Plant traits with different dimensions of shrubs represent different spatial patterns and plant-to-plant interactions in a temperate desert
Keywords:spatial complexity, projective cover, biomass, information dimension, aggregation analysis, plant location
Projective cover (PC) and aboveground biomass (AGB) are the key traits with space attributes of individual plants. They are crucial to the understanding of the plant dynamics and plant patterns at population level. Spatial patterns based on individual plant positions (IND) have been extensively investigated in previous studies. However, very few have focused on PC and AGB. We tested the hypothesis that different plant traits represent different spatial patterns and plant-to-plant interactions. Two 40 m × 40 m plots of two typical desert shrub populations (Seriphidium terrae-albae and Artemisia songarica) were surveyed in the Gurbantunggut Desert of north-western China. Each plot was divided into a series of subplots (grids) at different scales (17 scales from 0.5 m to 20 m) using GIS (geographic information system). The spatial patterns of IND, PC and AGB were determined using aggregation and information dimension analyses together with changes in the scales.

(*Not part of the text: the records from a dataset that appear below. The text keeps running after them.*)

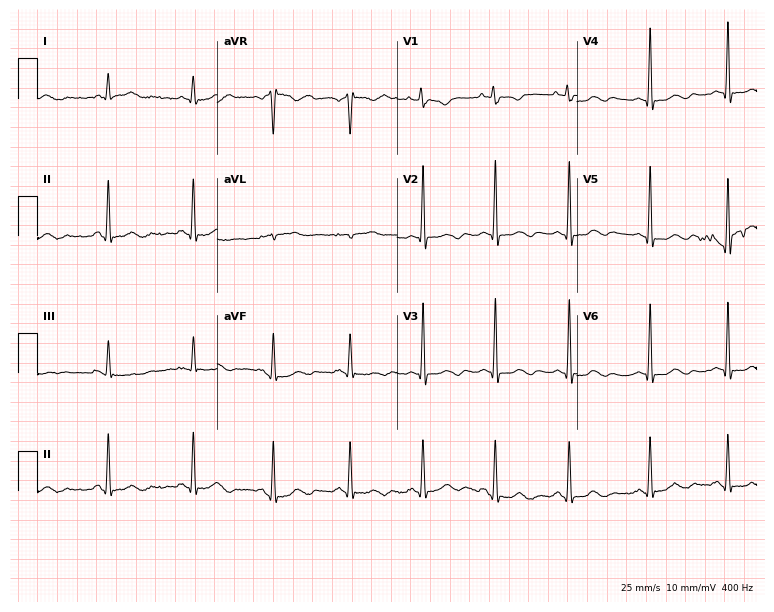
ECG — a 33-year-old woman. Screened for six findings — first-degree AV block, right bundle branch block (RBBB), left bundle branch block (LBBB), sinus bradycardia, atrial fibrillation (AF), sinus tachycardia — none is recorded.
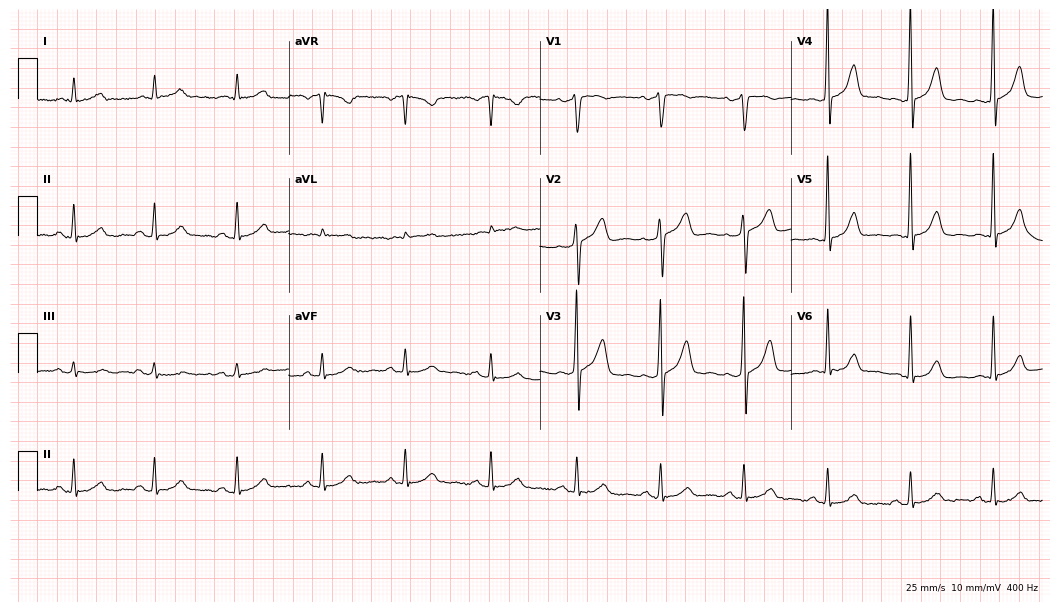
Resting 12-lead electrocardiogram (10.2-second recording at 400 Hz). Patient: a 63-year-old man. None of these six findings is recorded: first-degree AV block, right bundle branch block (RBBB), left bundle branch block (LBBB), sinus bradycardia, atrial fibrillation (AF), sinus tachycardia.
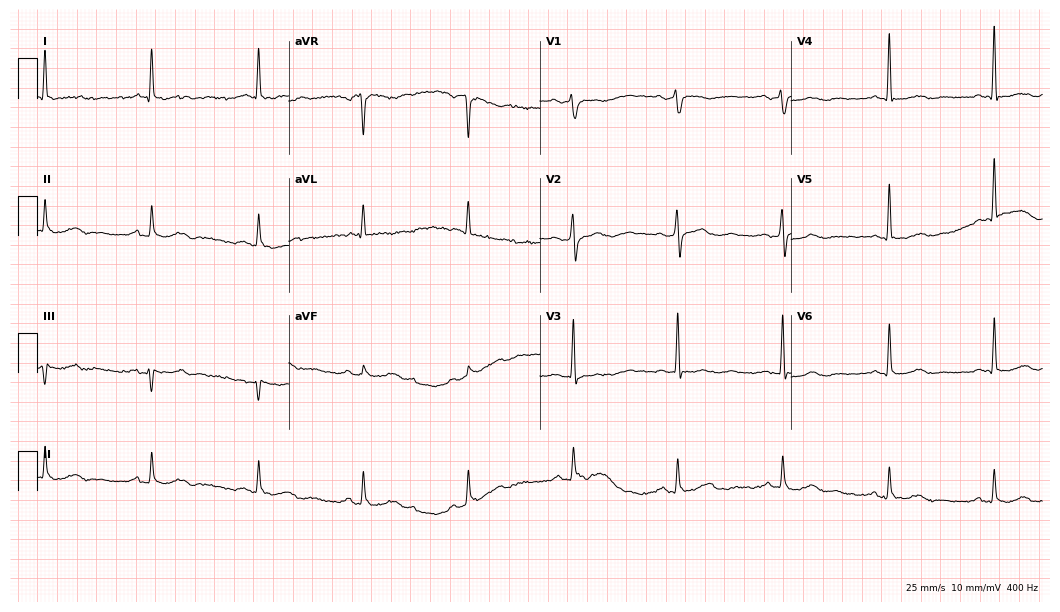
12-lead ECG from a female, 83 years old (10.2-second recording at 400 Hz). Recorded interpretation: within normal limits.
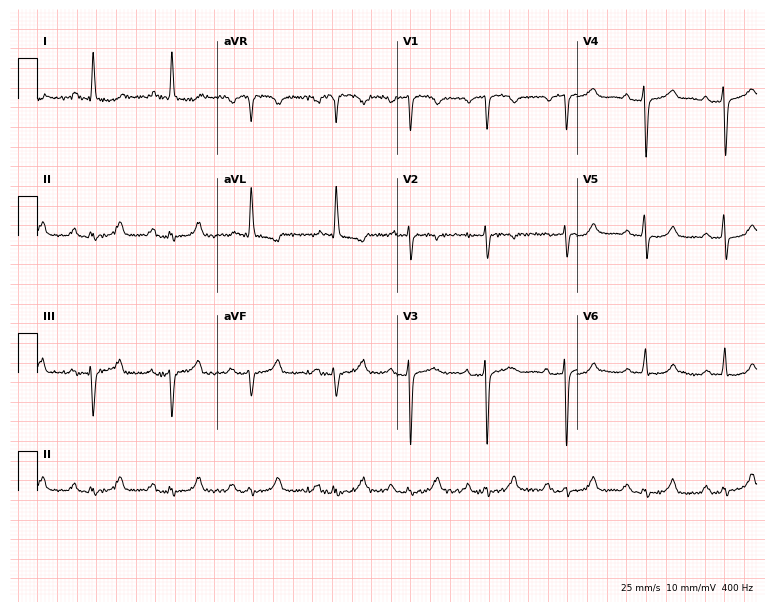
Standard 12-lead ECG recorded from a 79-year-old woman. None of these six findings is recorded: first-degree AV block, right bundle branch block (RBBB), left bundle branch block (LBBB), sinus bradycardia, atrial fibrillation (AF), sinus tachycardia. Findings outside these six are not listed.
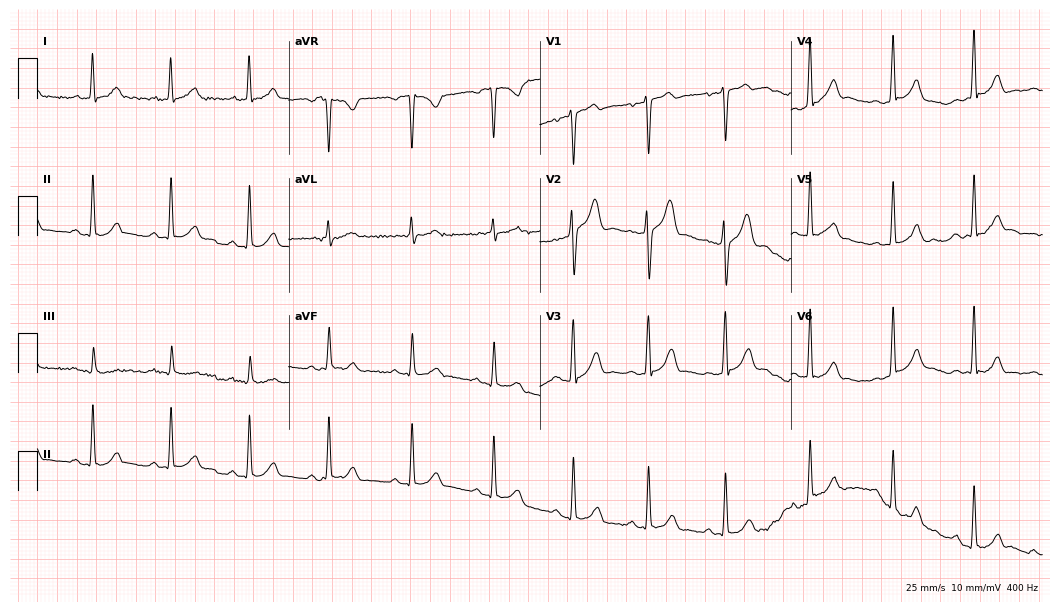
Resting 12-lead electrocardiogram. Patient: a male, 27 years old. Read as a normal ECG.

The IND and AGB of the two populations exhibited clumped tendencies at all scales (except at the 0.5 m scale for S. terrae-albae), whereas PC showed uniform distribution patterns at the moderate and small scales, (0.5 m to 8.0 m for S. terrae-albae and 0.5 m to 4.0 m for A. songarica), indicating that crown-to-crown competition for sunlight was strong at these scales. Although IND had a slightly higher coefficient of variation at the small scales, its information dimension was smaller than those of PC and AGB, indicating that PC and AGB had higher spatial complexities. In conclusion, the three parameters represented different spatial patterns across multiple scales; PC and AGB showed strong spatial complexities and PC was also an accurate indicator of plant-to-plant competition.